I'm working on string manipulation in Python (v3.3), and I'm wondering if there's a predictable way to detect the addition of diacritical markings on a given character.
So for instance is there some relationship between 'α' # ord('α') = 945)
(Greek unmarked alpha) and 'ᾶ' # ord('ᾶ') = 8118
(Greek alpha with a circumflex) and 'ω' # ord('ω') = 969
(Greek unmarked omega) and 'ῶ' # ord('ῶ') = 8182
(Greek omega with a circumflex)?
Are there any manipulations that can be done to clear the diacritics? Or to add a diacritic, for example when marking a long vowel: 'ᾱ' # ord('ᾱ') = 8113
?
Thanks!
Edit: I've played around with both the unidecode
package and unicodedata
. I'm not looking simply to normalize strings; I'm interested in resources for understanding the byte manipulations that happen behind the scenes to add, say, a circumflex or a macron to a standard alpha. Another way of asking that question is how does chr(945) # 'α'
become or relate to chr(8113) # 'ᾱ'
at a very low level? Maybe I'm thinking of this (text) in completely the wrong way, and I'd be interested in learning that too.

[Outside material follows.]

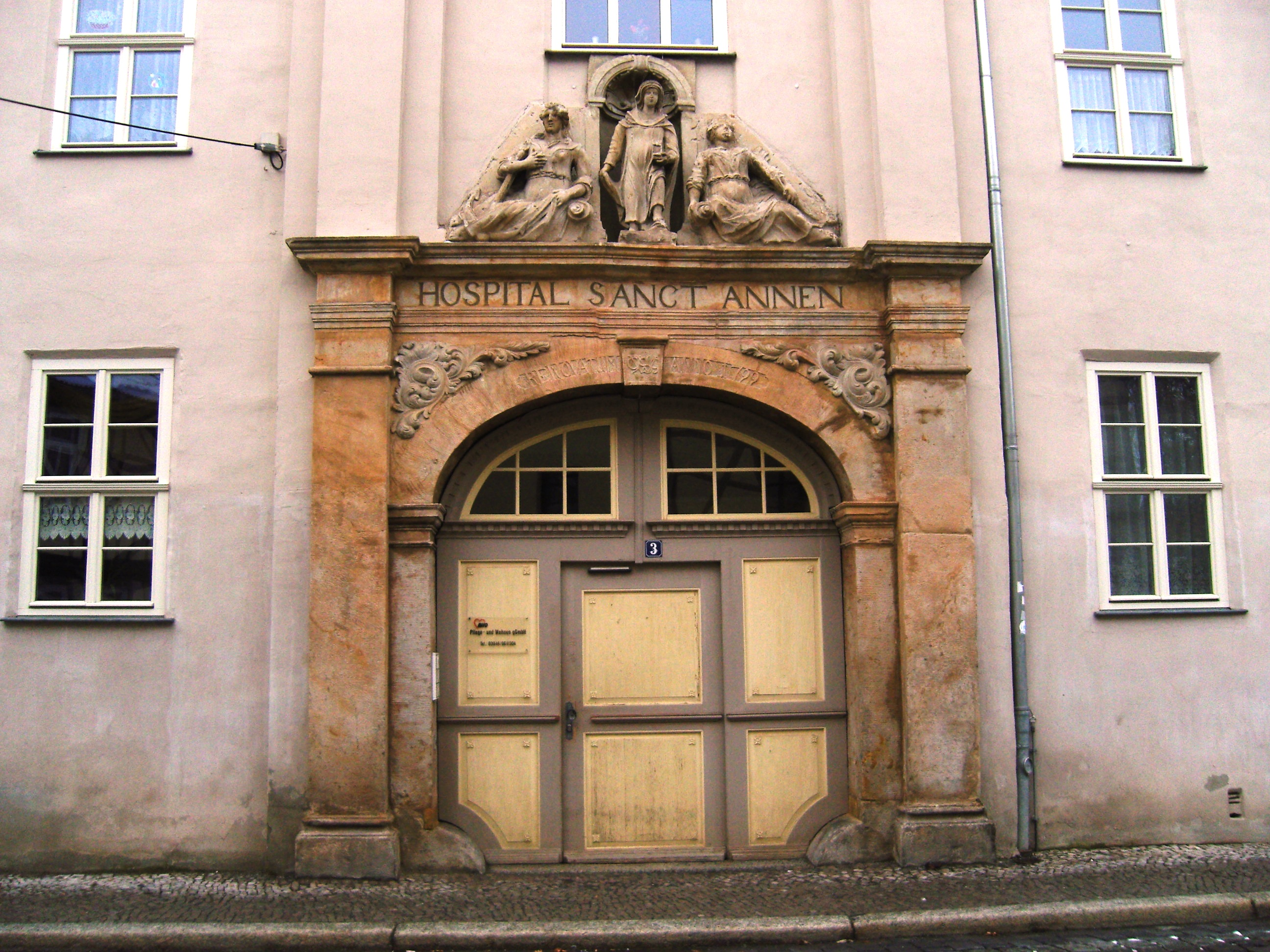 Tür des denkmalgeschützten Haus Zwischen den Städten in Quedlinburg
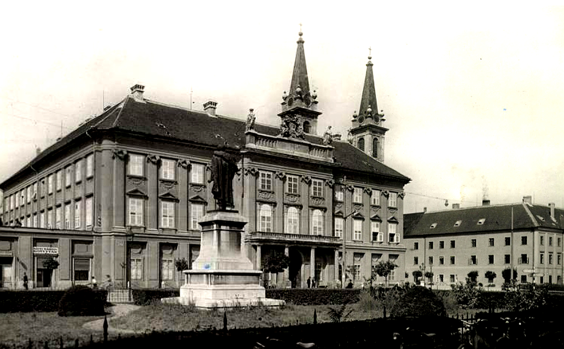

This question doesn't actually have so much to do with Python as it does with text encoding in general, but I mention Python just in case any of its peculiarities come into play.
Edit 2: I should also add that I'm more interested in how something like unidecode
works than in actually using it at the moment. unidecode('ῶ')
and unidecode('ὄ') # that's an omicron, not an 'o'
both return 'o'
, and that return value isn't as helpful to me at the moment as a higher-level understanding of how the unidecode
module arrives at that return value.